Entropy, gravity, perpetual motion, and patterns in the sand.

Morning_light,_Newgale

Morning Light, Newgale – Ruth Coulson

After storm Ophelia hit West Wales, I went for a walk on the beach. The council were out with their diggers putting the beach back on the beach instead of it being two feet thick across the road. Large pebbles still lay where they’d been flung across the car park, the grass banks were flattened by salt water, and seabirds swam happily across the campsite on the far side of the road. True to God’s holy ordinance, the parking-ticket machine still worked.

I pressed the green button for my free thirty minutes, which allows me to march down to a particular rock, play in some rock pools for five minutes, and march back again. I could spend a pound and have a relaxing hour, but that would mean putting my hand in my pocket and that only happens when I need a dog poo bag, a tissue, or to run my fingers over my worry stone, a smooth, dark green pebble with black bands that I picked up on this very beach some years ago and which never leaves my pocket.

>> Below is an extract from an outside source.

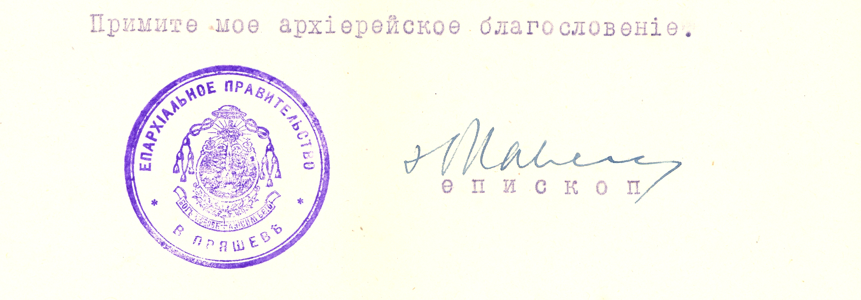 Павло Петро Гойдич властноручно в 1947 році. Document scanned by Jozafát Vladimír Timkovič, OSBM

When I say play in some rock pools, I mean sit on a rock while the dog plays in some rock pools, but she has enough fun for both of us so it amounts to the same thing. Anyway, Storm Ophelia had sculpted the beach in new and exciting ways. The wooden boards put down for wheelchair access had been rearranged to provide a new and puzzling way for the able and disabled to access the beach that resembled a disjointed roller-coaster. There were rock pools where I’ve never seen rock pools before, larger and deeper than usual, much to the delight of said pup, but the acres of smooth, flat, untrammelled sand and the bastions of ancient cliff were the same as ever, as if Ophelia had merely passed by unnoticed.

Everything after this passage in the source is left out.